Was verstehen Sie unter Kuratierung?
Kuratierung setzt voraus, dass der Händler seine Kunden kennt oder sich ganz klar mit seinem Angebot auf eine Zielgruppe spezialisiert. Es geht nicht um die größte und beste Auswahl, sondern um die Auswahl, die für einen Kunden individuell ansprechend und auf seine jeweilige Situation, in der er sich gerade befindet, zugeschnitten ist. 

Personalisierte Einkaufslisten sind gut und schön. Aber wie sieht es hier mit dem Thema Datenschutz aus?
Klar, Datenschutz ist ein großes Thema. Andererseits sind wir beim Online-Einkauf schon auf dem besten Wege dorthin – der Online-Shop speichert unsere vergangenen Einkäufe und kann gerade bei regelmäßigen Versorgungseinkäufen errechnen, wann ein Produkt wahrscheinlich nachgekauft werden muss. Für viele Menschen steht hier klar der individuelle Nutzen über dem Datenschutz. Bei Online-Einkäufen hinterlassen wir immer unsere Kundendaten – darüber sollten wir nachdenken. Natürlich dürfen personalisierte Einkaufslisten nur mit Zustimmung der Person erstellt werden. 

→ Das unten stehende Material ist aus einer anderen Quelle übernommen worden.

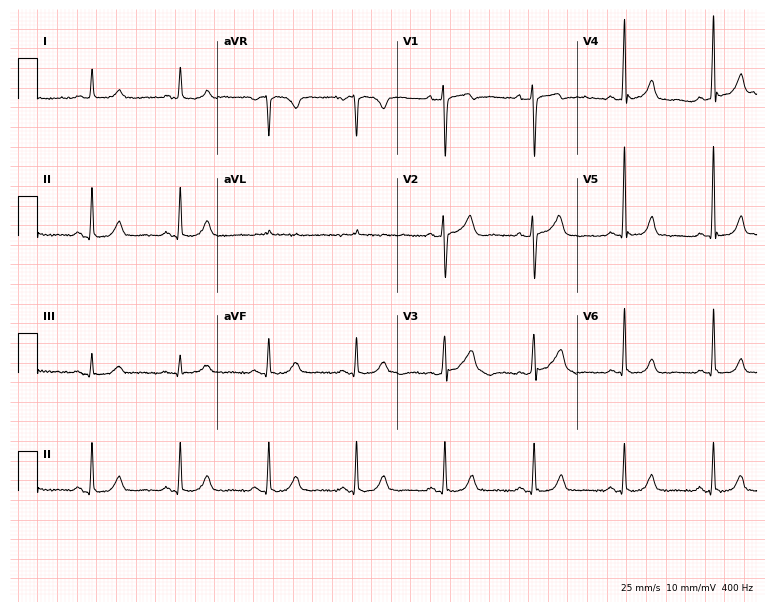
Electrocardiogram, a 59-year-old woman. Overall reading on record: normal ECG.
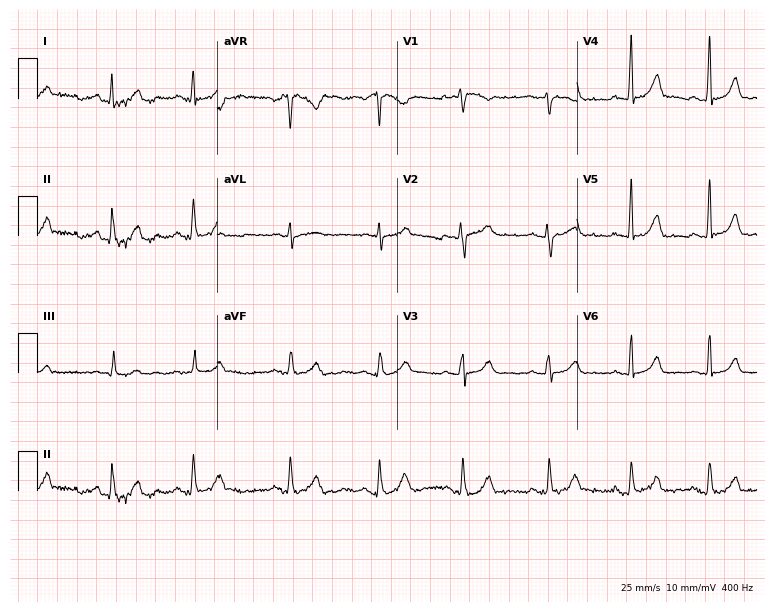
12-lead ECG from a 35-year-old female patient. Recorded interpretation: within normal limits.
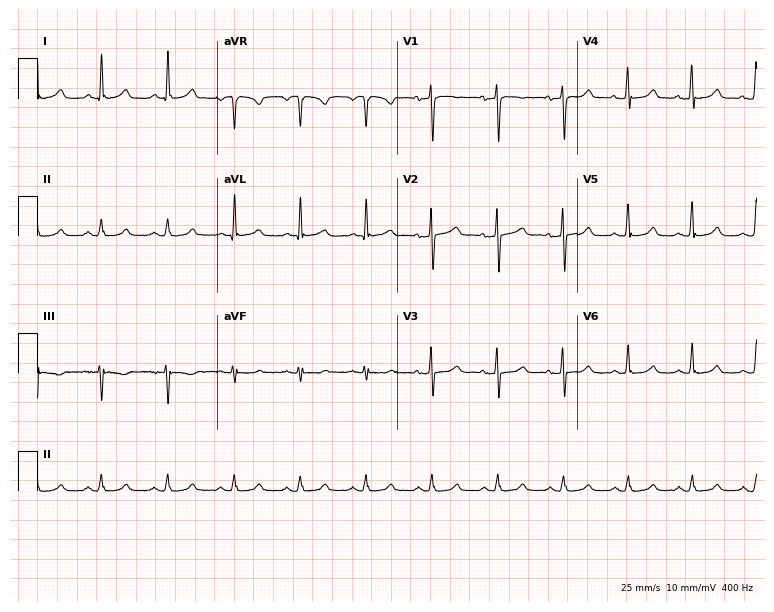
Electrocardiogram (7.3-second recording at 400 Hz), a 49-year-old woman. Overall reading on record: normal ECG.
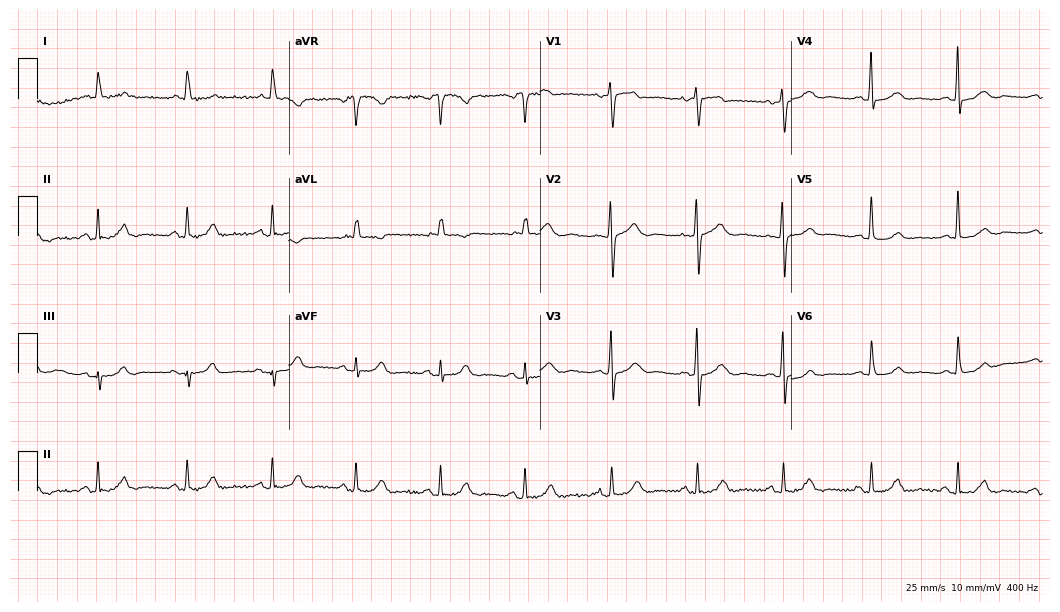
Standard 12-lead ECG recorded from a 73-year-old female patient (10.2-second recording at 400 Hz). Read as a normal ECG.
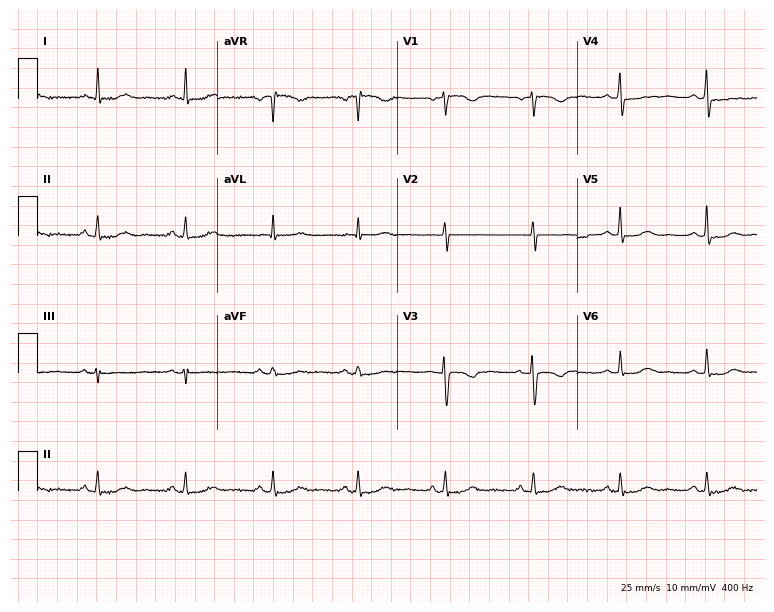
Resting 12-lead electrocardiogram. Patient: a 49-year-old female. None of these six findings is recorded: first-degree AV block, right bundle branch block, left bundle branch block, sinus bradycardia, atrial fibrillation, sinus tachycardia. Other findings, if any, are not listed.
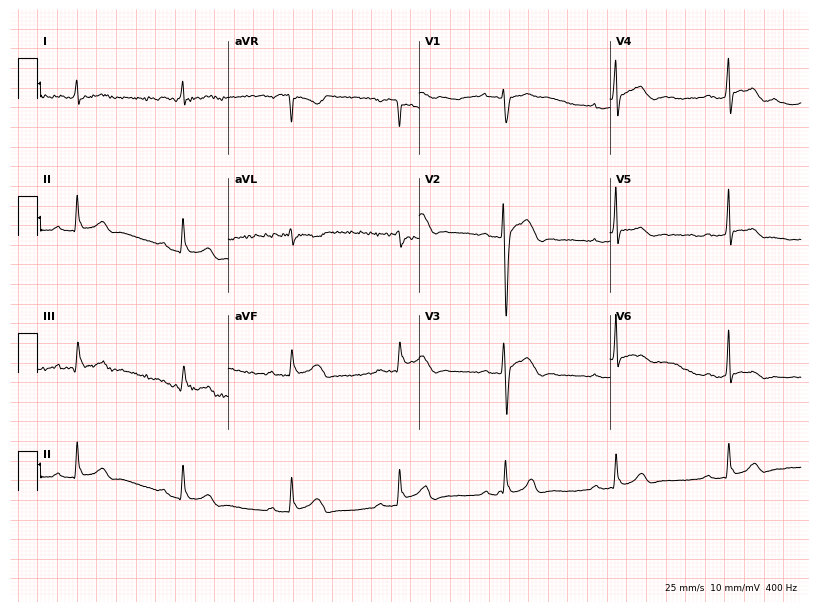
Resting 12-lead electrocardiogram (7.8-second recording at 400 Hz). Patient: a man, 46 years old. None of these six findings is recorded: first-degree AV block, right bundle branch block, left bundle branch block, sinus bradycardia, atrial fibrillation, sinus tachycardia.
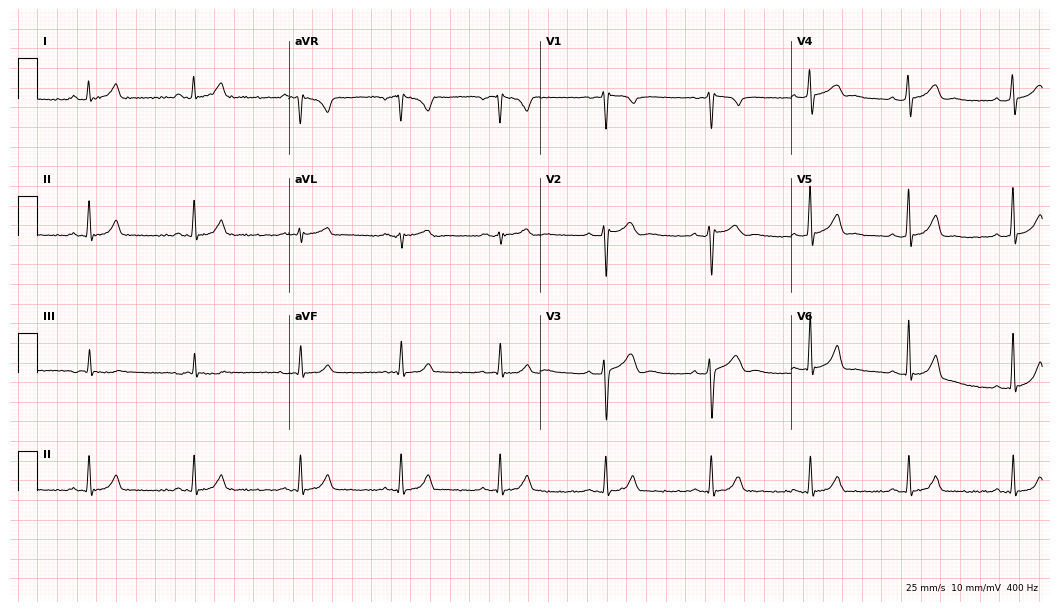
12-lead ECG from a male, 40 years old (10.2-second recording at 400 Hz). Recorded interpretation: within normal limits.
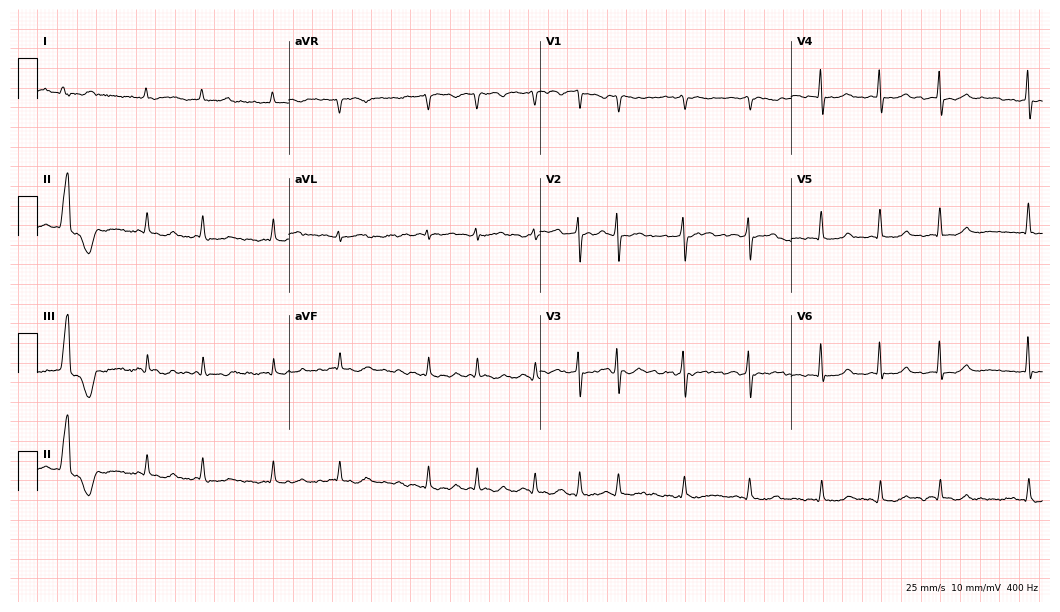
Electrocardiogram (10.2-second recording at 400 Hz), an 82-year-old woman. Interpretation includes atrial fibrillation.
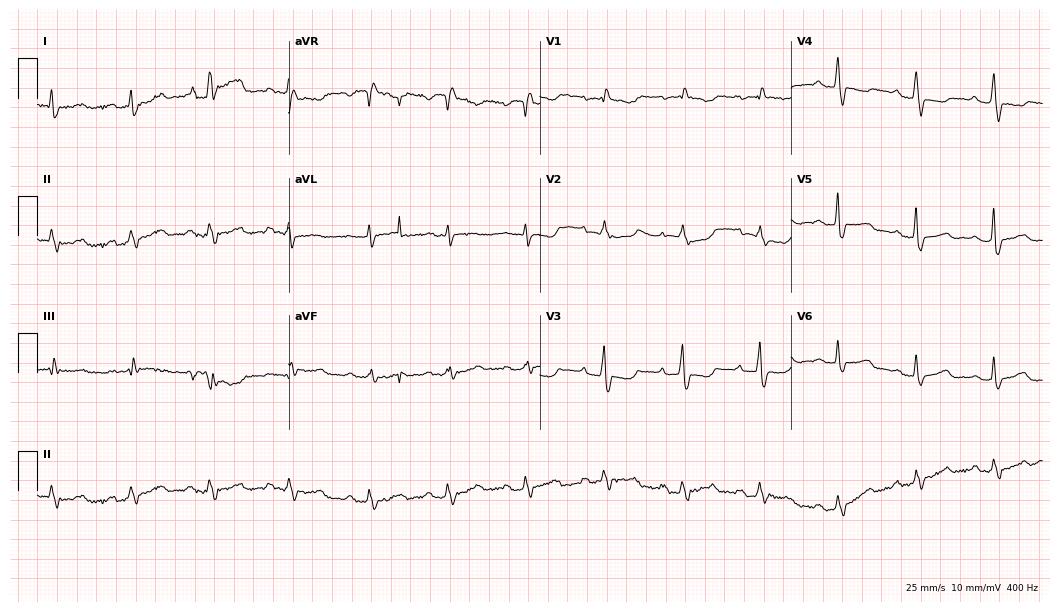
12-lead ECG (10.2-second recording at 400 Hz) from a 36-year-old female. Screened for six findings — first-degree AV block, right bundle branch block, left bundle branch block, sinus bradycardia, atrial fibrillation, sinus tachycardia — none is recorded. Only these six findings were labelled.
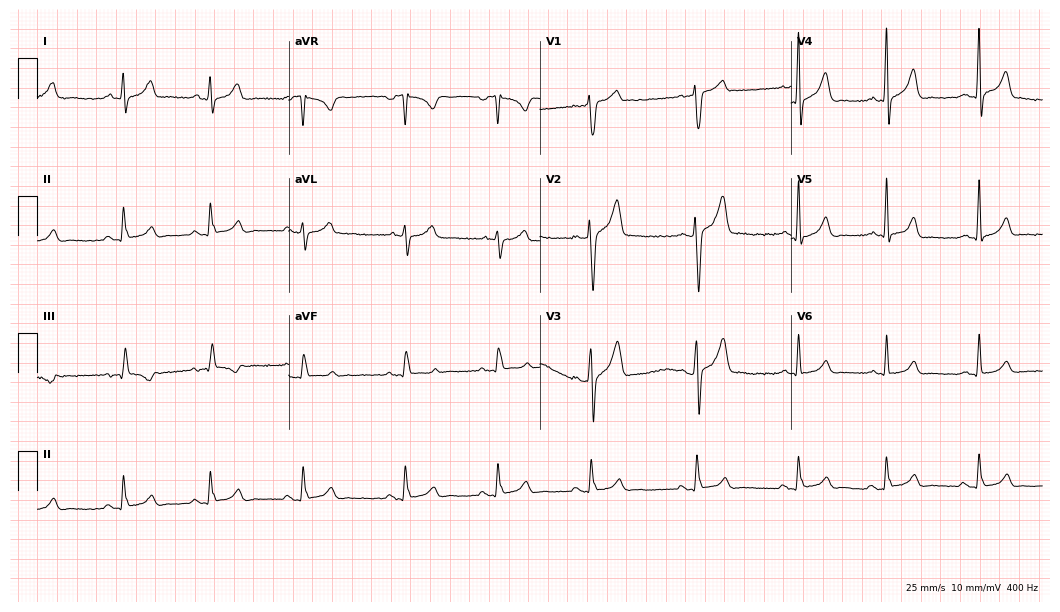
ECG — a man, 24 years old. Screened for six findings — first-degree AV block, right bundle branch block, left bundle branch block, sinus bradycardia, atrial fibrillation, sinus tachycardia — none is recorded. Other findings, if any, are not listed.
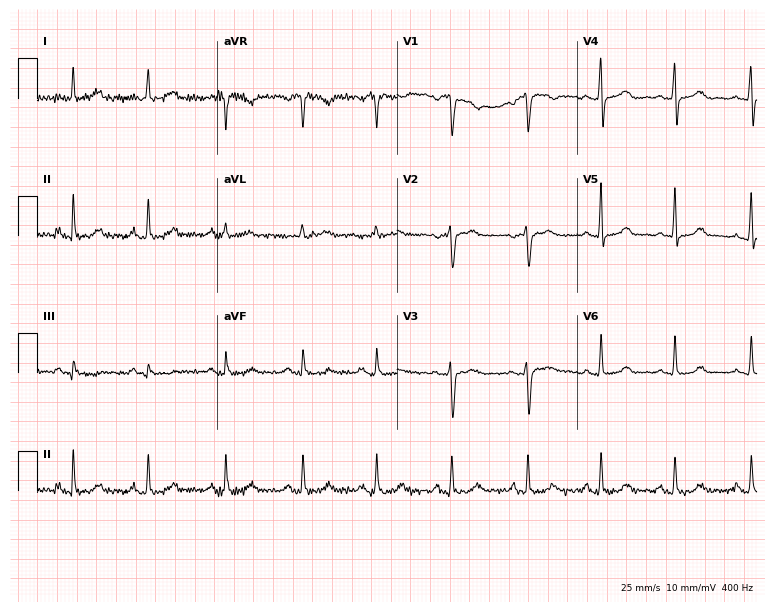
ECG (7.3-second recording at 400 Hz) — a 34-year-old female. Screened for six findings — first-degree AV block, right bundle branch block, left bundle branch block, sinus bradycardia, atrial fibrillation, sinus tachycardia — none is recorded. Other findings, if any, are not listed.
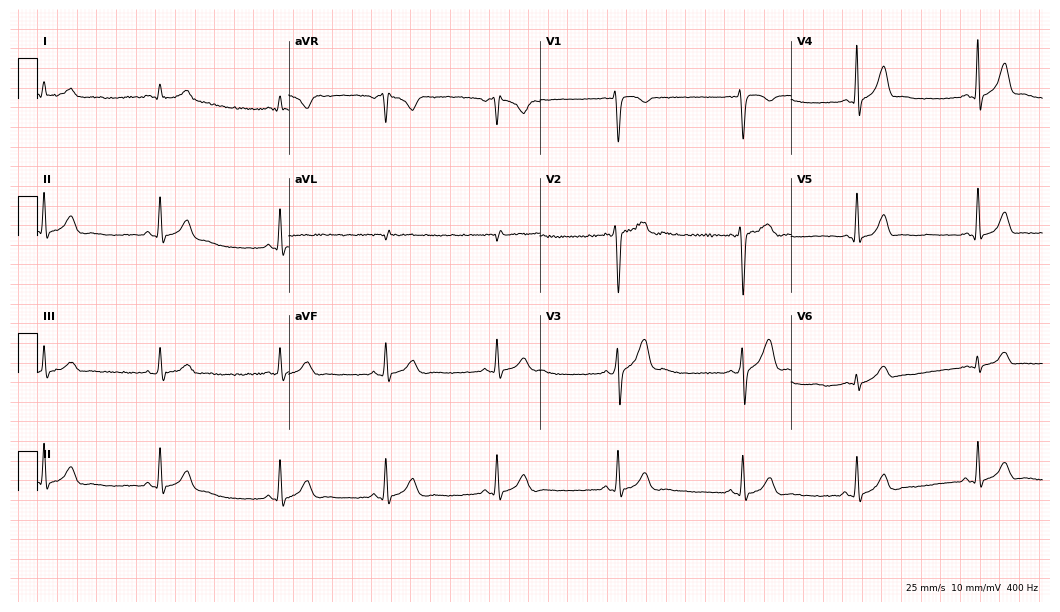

Inwieweit beeinflusst die Digitalisierung und im speziellen die Virtualisierung sowie Augmented Virtuality das Einkaufsverhalten und wie kann der Handel dies für sich erfolgreich nutzen?
Die Vorteile von AR und AV sehe ich generell stärker z.B. im Möbel- oder Modehandel und weniger im LEH. Menschen wollen vor allem Frischeprodukte anfassen, ihren Geruch wahrnehmen – diese sinnlichen Erlebnisse lassen sich nicht durch virtuelle ersetzen. Wo AR und AV zum Einsatz kommen kann, ist z.B. um mehr über die Herkunft eines Produkts oder die Geschichte des Herstellers zu erfahren, also letztendlich um die Transparenz über Produkte zu erhöhen und Vertrauen zu schaffen.

Was wird aus Ihrer Sicht die „Rolle“ der Supermärkte in Zukunft sein?
Die Rolle der Supermärkte wird weniger das Verkaufen und mehr das Socializing sein. Sie werden zu Orten, an denen Konsumenten mit Herstellern ins Gespräch kommen und sich so aus erster Hand über die Produkte informieren können – und dann diese Produkte eben auch kaufen können. Mit Gastro-Angeboten können die Produkte, die im Markt angeboten werden, in zubereiteter Form gekostet werden. Außerdem können sich Kunden Anregungen holen, wie Produkte kombiniert werden und zubereitet werden können. Es geht weniger ums Einkaufen und mehr ums Essen per se – vom gemeinsamen Lunch über Rezeptvorschläge und das Bescheidwissen über die Herkunft.